L’Homme doit gérer le problème de la souffrance. L’Oriental cherche à supprimer la souffrance en s’en débarrassant. L’Homme occidental essaie de supprimer la souffrance par la drogue. Mais la souffrance doit être surmontée et la seule façon de la surmonter est de l’endurer.

On n’atteint pas l’illumination en invoquant des êtres de lumière mais en rendant l’obscurité consciente.

Notre conscience ne se crée pas d’elle-même : elle jaillit de profondeurs inconnues. Elle s’éveille peu à peu dans l’enfant et elle se réveille chaque matin du fond du sommeil, sortant d’un état inconscient. Elle est comme un enfant qui naît chaque jour du fond originel maternel de l’inconscient.

 Avoir une âme, c’est l’aventure de la vie, car l’âme est un démon dispensateur de vie qui mène son jeu d’elfe au-dessous et au-dessus de l’existence humaine.

Âme et corps ne sont pas séparés; ils sont une seule et même vie.

Les grands renouvellements ne viennent jamais d’en haut, mais toujours d’en bas; les arbres ne descendent pas du ciel; ils croissent du sol, bien que leurs graines soient jadis tombées d’en haut.

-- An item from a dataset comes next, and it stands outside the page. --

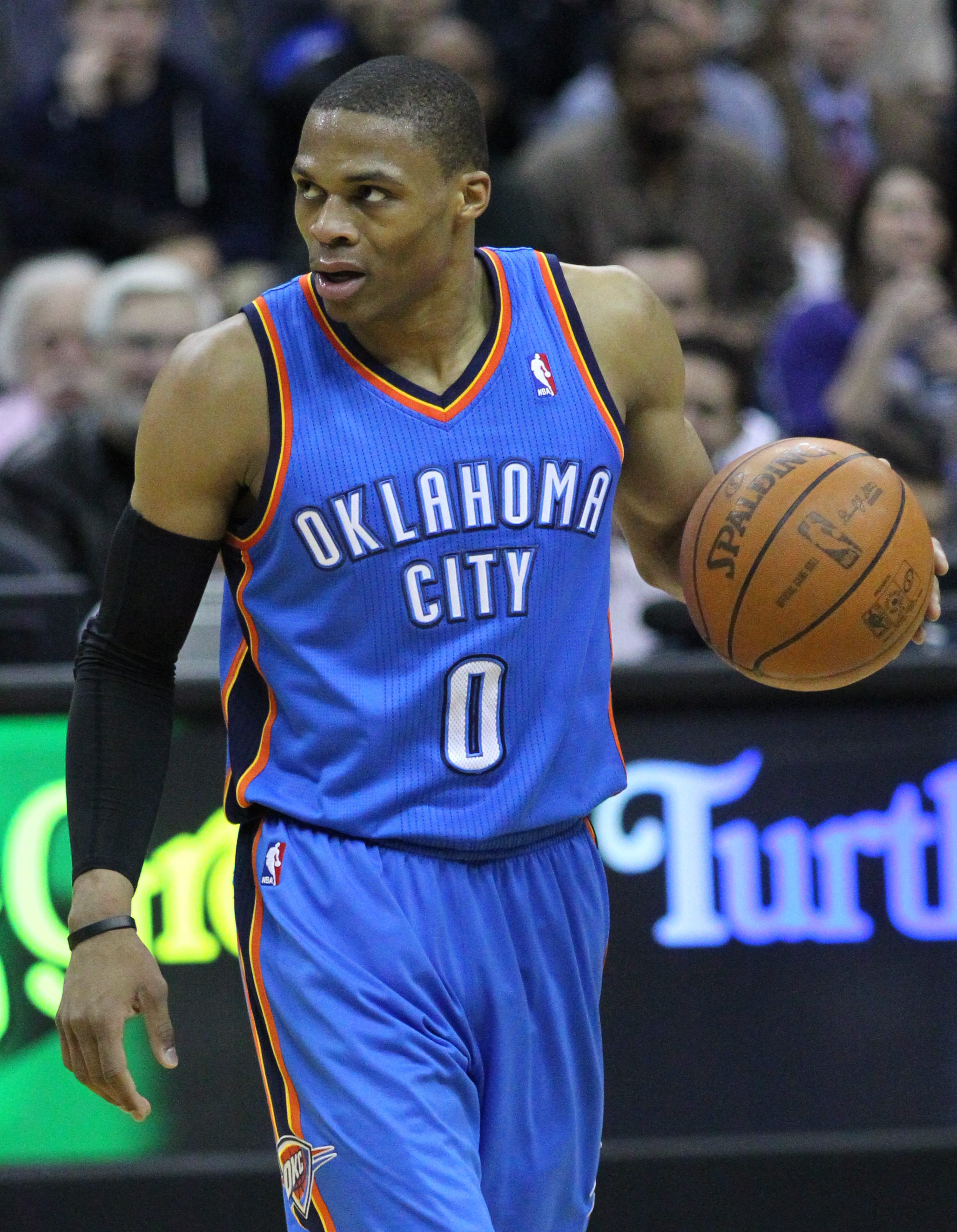 Wizards v/s Thunder 03/14/11

Dès lors, je me mis au service de l’âme. Je l’ai aimée et je l’ai haïe mais elle était ma plus grande richesse. Me vouer à l’âme fut la seule possibilité de vivre mon existence comme une totalité relative et de la supporter.

Mon âme et ma conscience, voilà ce qu’est mon Soi, dans lequel je suis inclus comme une île dans les flots, comme une étoile dans le ciel.

Tout ce qui est important se passe dans le Soi et l’ego fonctionne comme un récepteur, un spectateur, un transmetteur.

Le but (…) semble être préfiguré par des symboles archétypaux qui constituent quelque chose comme la circumambulation d’un centre. Plus on s’approche de ce centre, plus il en résulte une dépotentialisation corollaire du moi au profit de l’influence du centre « vide », qui n’est nullement identique à l’archétype mais auquel celui-ci renvoie. Pour parler chinois, l’archétype est seulement le nom du Tao, non le Tao lui-même. De même que les Jésuites ont traduit Tao par Dieu, on peut définir le « vide » du centre comme « Dieu ». Le mot « vide » ne signifie pas qu’il y aurait un « manque » ou une « absence », mais renvoie plutôt à un Inconnaissable caractérisé par une suprême intensité. Je nomme Soi cet Inconnaissable. Tout le déroulement de l’individuation est dialectique, et ce qu’on appelle la « fin », c’est la confrontation du moi avec le « vide » du centre.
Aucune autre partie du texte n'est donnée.